E poi la Sala, appannaggio di Simona: oltre 800 etichette, decine di distillati e una particolare cura a seguire il livello alcolico del tavolo, proponendo all’occorrenza stand-by o pause ragionate con infusi, caldi, freddi, tè dalla Cina, dall’India, dal Giappone. Un grande team con 13 persone e alcuni tirocinanti che si alternano e circondano Marcello e Simona, tenendo fede all’idea di una “brigata orizzontale”, dove tutti hanno gli stessi diritti e gli stessi doveri, l’anarchia come autogoverno responsabile, che impegna la squadra a correggersi a vicenda.

Un approccio verso i suoi ragazzi fatto di riconoscenza e condivisione, che ricorre spesso nel racconto di Marcello e che al termine del pranzo escono a presentarsi: in Cucina: Andrea Turchi – sous chef, Elisa Dell’Orto – sous chef, Lee Jiyoung – panettiera, Federico Tiseyra – Pastry chef. In Sala: Simona Beltrami – Restaurant manager e Sommelier, Alberto Bonanno – Direttore di Sala, Lau Bostiog – chef de rang, Marisella Vozza – Aiuto Sommelier.

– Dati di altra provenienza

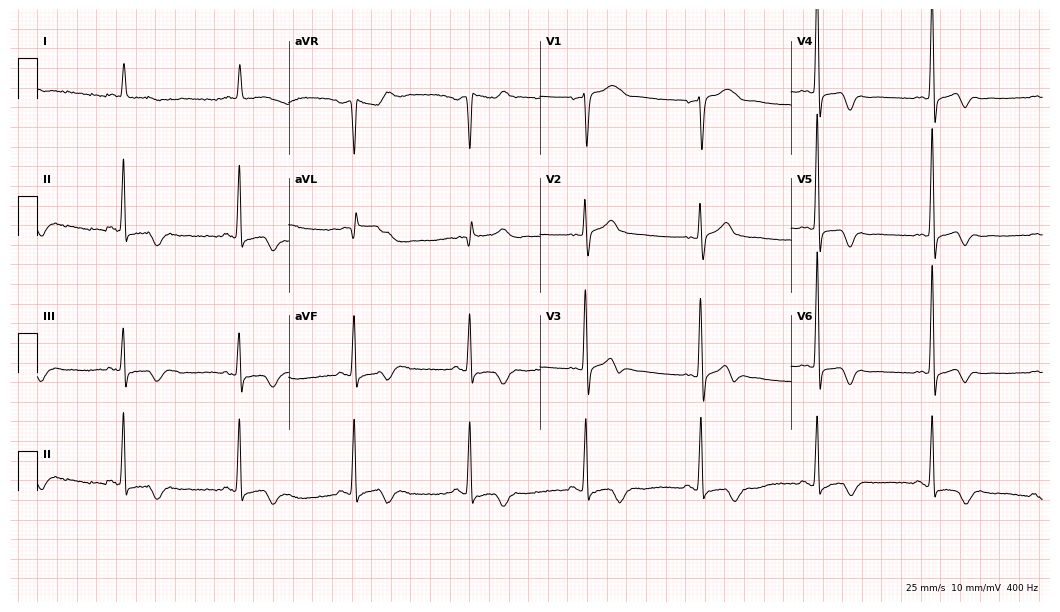
Standard 12-lead ECG recorded from a 67-year-old male patient. None of these six findings is recorded: first-degree AV block, right bundle branch block, left bundle branch block, sinus bradycardia, atrial fibrillation, sinus tachycardia.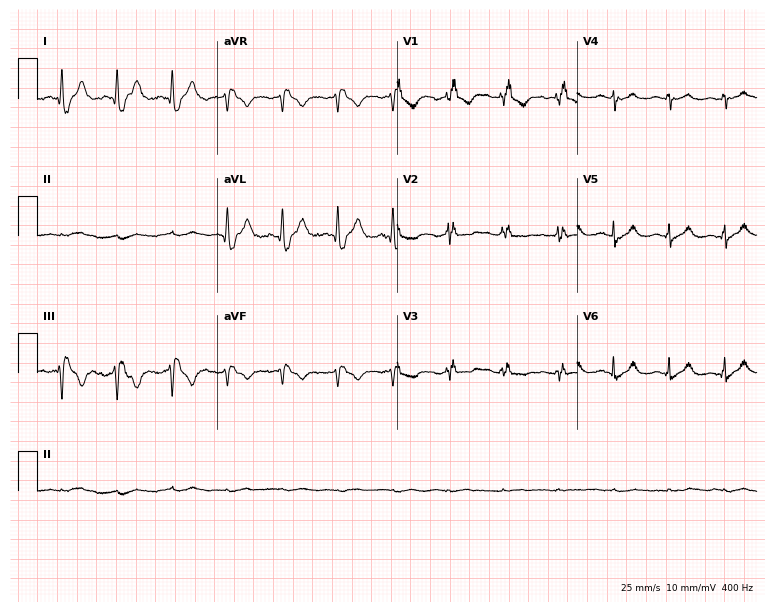
12-lead ECG from a woman, 78 years old. Screened for six findings — first-degree AV block, right bundle branch block, left bundle branch block, sinus bradycardia, atrial fibrillation, sinus tachycardia — none is recorded.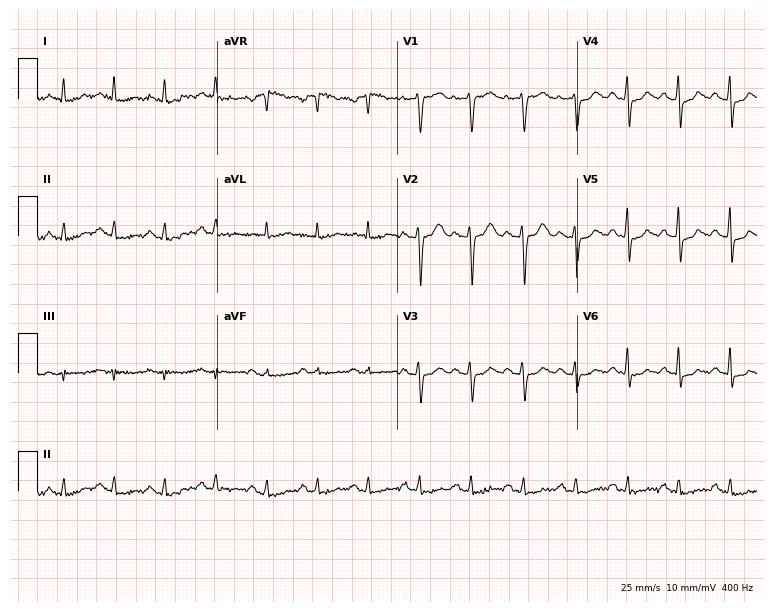
12-lead ECG (7.3-second recording at 400 Hz) from a female patient, 53 years old. Findings include sinus tachycardia (a sinus rate of 100 beats per minute or more).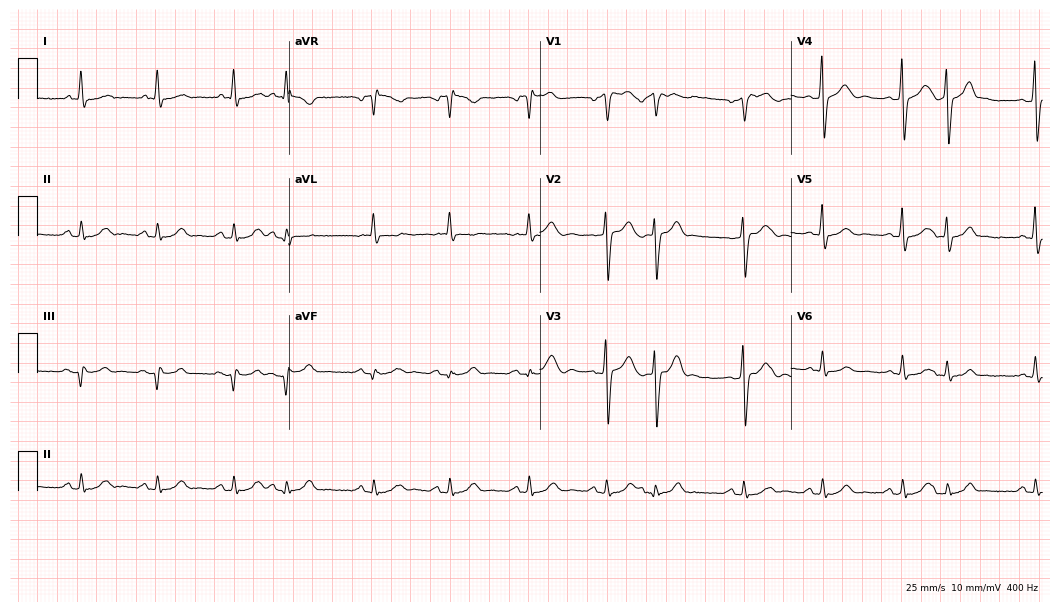
ECG — a 67-year-old male. Screened for six findings — first-degree AV block, right bundle branch block (RBBB), left bundle branch block (LBBB), sinus bradycardia, atrial fibrillation (AF), sinus tachycardia — none is recorded.

Affidarsi allo chef si rivela ancora una volta la scelta giusta, ma questa volta ancora di più, visto che non mi ero tenuto i soliti due piatti sicuri, quando siedo in un ristorante che non conosco. Un percorso visionario, raffinato, curioso, che spazia attraverso piatti connotati da tecniche moderne, che esprimono sempre un pensiero profondo e non si pongono steccati di sorta.

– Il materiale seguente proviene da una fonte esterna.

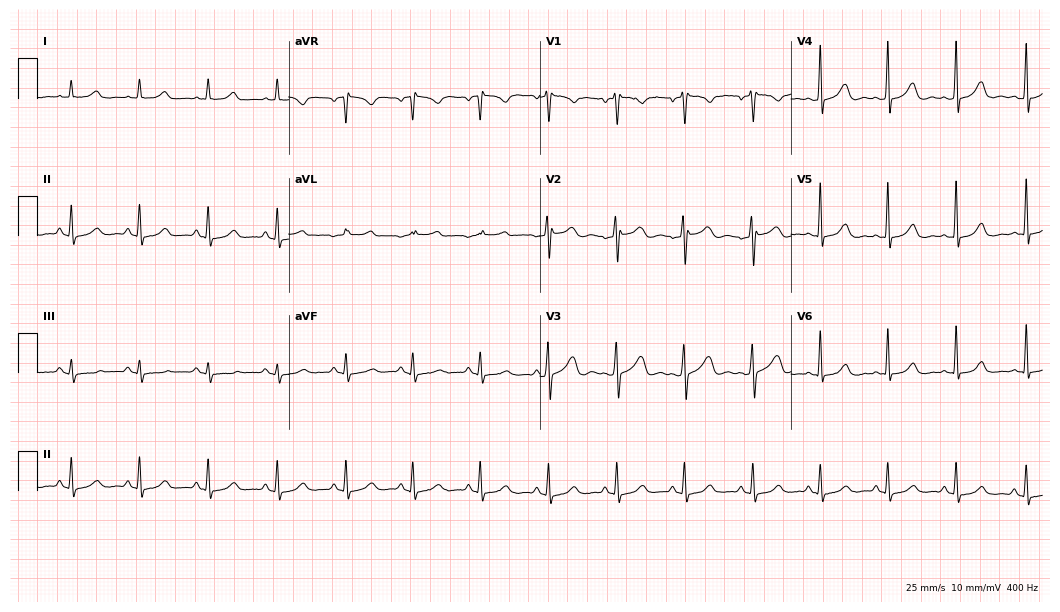
12-lead ECG from a female patient, 38 years old. Screened for six findings — first-degree AV block, right bundle branch block, left bundle branch block, sinus bradycardia, atrial fibrillation, sinus tachycardia — none is recorded.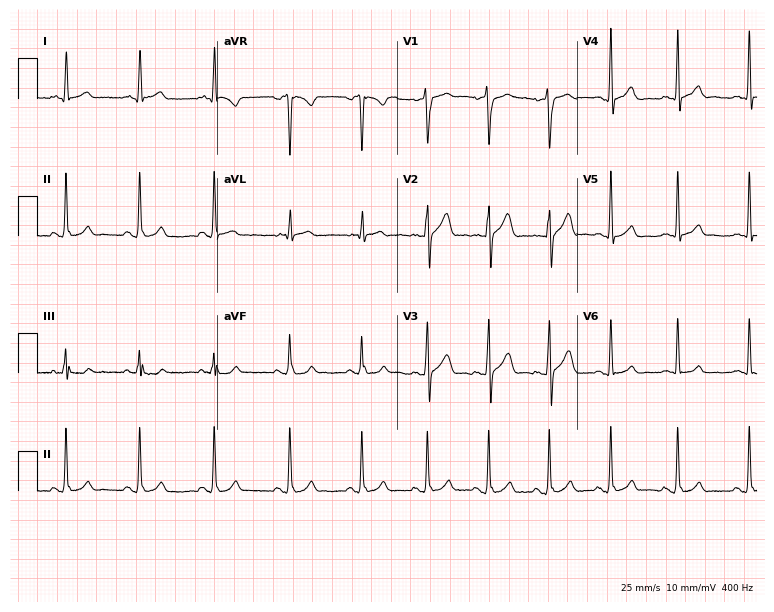
Resting 12-lead electrocardiogram. Patient: a male, 17 years old. Read as a normal ECG.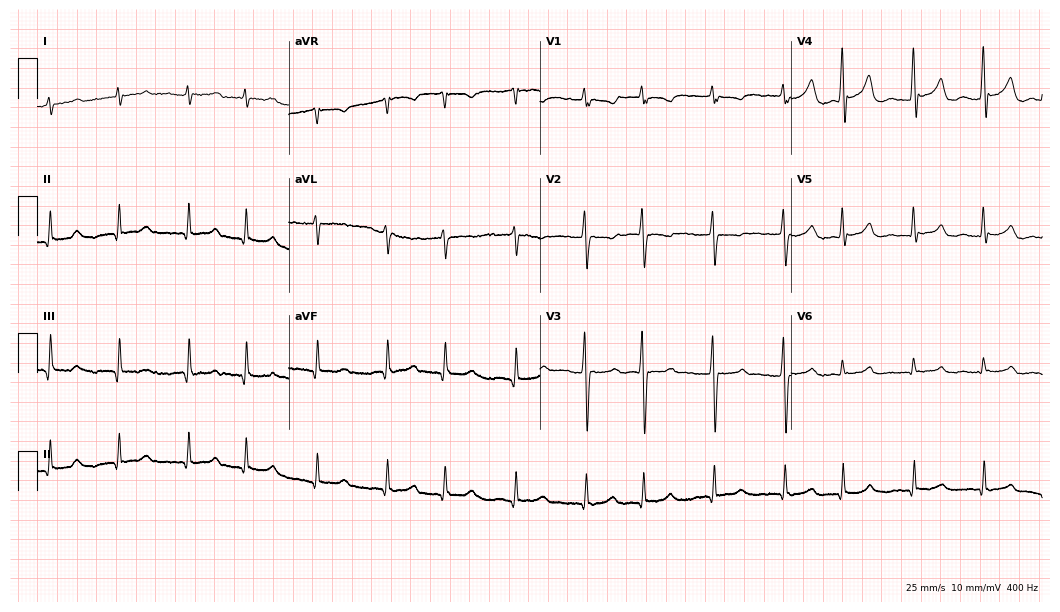
Electrocardiogram (10.2-second recording at 400 Hz), a 53-year-old man. Of the six screened findings (first-degree AV block, right bundle branch block, left bundle branch block, sinus bradycardia, atrial fibrillation, sinus tachycardia), none is recorded.

Ecco allora tra le entrate: la gelatina pomodoro / Prunill semi dry /caviale; il foie di mare in carpione; il granchio / cavolfiore / pompelmo; lo sgombro tra Scapece e Saor; la Capanegra. Tra i primi piatti, il minestrone; i noodle / cime di rapa / tartufo nero; gli agnolotti torinesi; il risotto To – Mi. Tra i secondi la ventresca di ricciola e caviale; il piccione tandoori. Tra i dessert, il sorbetto al pomodoro, acqua di finocchi e fave; la pannacotta / aneto / lime; la noce / Moscovado / yogurt; i brownies / itakuja / barbabietola.